By Andrew J. Cherlin
Sunday, September 7, 2008
With the debut of the Palins before a nationwide audience, a presidential campaign that was supposed to be about the economy, Iraq or even race has unexpectedly become -- for a little while, at least -- a conversation about family. But even before the surprising news of 17-year-old Bristol Palin's pregnancy, the Obamas, Bidens and McCains had spent an inordinate amount of precious convention time introducing us to their loved ones: videos, scripted shout-outs, smiling tableaus as the confetti came down. Both parties clearly thought that it was crucial for the candidates to show how deeply they value their family lives.
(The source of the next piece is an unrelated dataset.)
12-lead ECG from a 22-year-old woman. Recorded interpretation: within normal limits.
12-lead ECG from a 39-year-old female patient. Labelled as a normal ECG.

But if the candidates wished to convince viewers that their families were just like ours, they were undone by a 21st-century reality: There is no typical family anymore -- at least not in terms of who lives in the household and how they are related. Alaska Gov. Sarah Palin noted as much on Wednesday. While introducing her clan to a cheering crowd of the Republican faithful, the GOP vice presidential nominee said: "From the inside, no family ever seems typical. That's how it is with us."
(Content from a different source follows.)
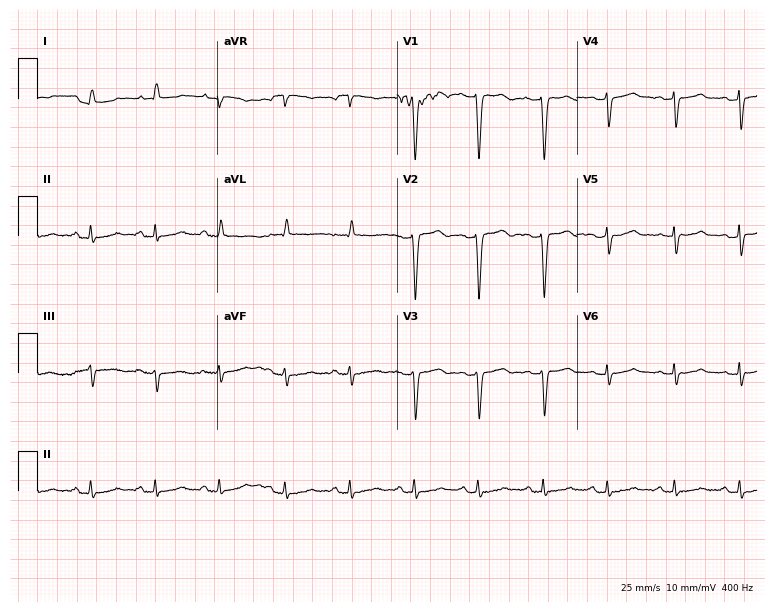
ECG (7.3-second recording at 400 Hz) — a 19-year-old woman. Screened for six findings — first-degree AV block, right bundle branch block, left bundle branch block, sinus bradycardia, atrial fibrillation, sinus tachycardia — none is recorded. Other findings, if any, are not listed.

In fact, the diversity of American households was the unspoken lesson of both conventions, as four strikingly different kinds of families came into view. First, the Obamas. The Democratic nominee's half-sister, Maya Soetoro-Ng, spoke to the Denver crowd, highlighting his biracial family background, dominated by an often single mother and a largely absent father. Obama's wife Michelle also took a powerful turn at the podium, focusing on her husband's biography but also playing up her own high-powered career and modest roots. The Bidens were introduced to a national audience that week as well, a stepfamily formed after the tragic death of the senator's first wife. With the McCains, we see another stepfamily, formed this time after the senator's divorce. Their family also includes Bridget, a daughter adopted from Bangladesh. And the Palins bring to the stage two working parents with five children, including a pregnant teenager and an infant with Down syndrome.
Divorce itself is not new to the presidential politics -- Ronald Reagan and John F. Kerry both campaigned with second wives by their sides -- but never has such an extraordinary range of family histories been center stage.
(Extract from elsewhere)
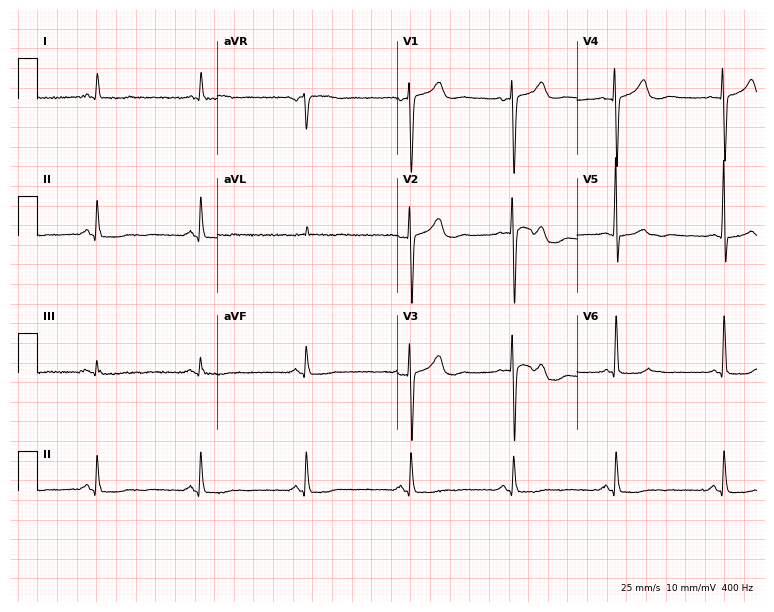
ECG — an 85-year-old male. Screened for six findings — first-degree AV block, right bundle branch block, left bundle branch block, sinus bradycardia, atrial fibrillation, sinus tachycardia — none is recorded. Findings outside these six are not listed.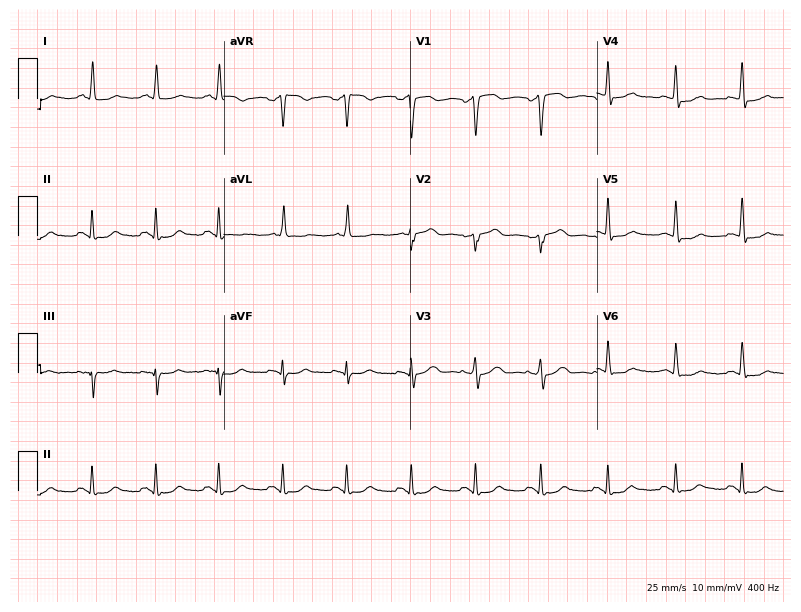
12-lead ECG from a man, 59 years old. Labelled as a normal ECG.

A half-century ago, when the two-parent, breadwinner-homemaker, first-marriage family was at its peak, all of the candidates would have conformed to the same mold. In the 1950s, iconic TV shows -- the ones that you can still find while channel-surfing -- celebrated the Cleavers and their ilk. Ward went to work and earned enough so that his single paycheck could keep June, Wally and the Beaver happily provided for at home. Sentiment against divorce in public life was so strong that New York Gov. Nelson Rockefeller's presidential aspirations were stymied in 1964 because he had recently divorced and remarried.
But the Cleavers are only available in reruns now, and the prominence of the breadwinner-homemaker family rapidly declined in the last third of the 20th century. Married women moved into the workforce, divorce rates rose, and more children were born outside of marriage.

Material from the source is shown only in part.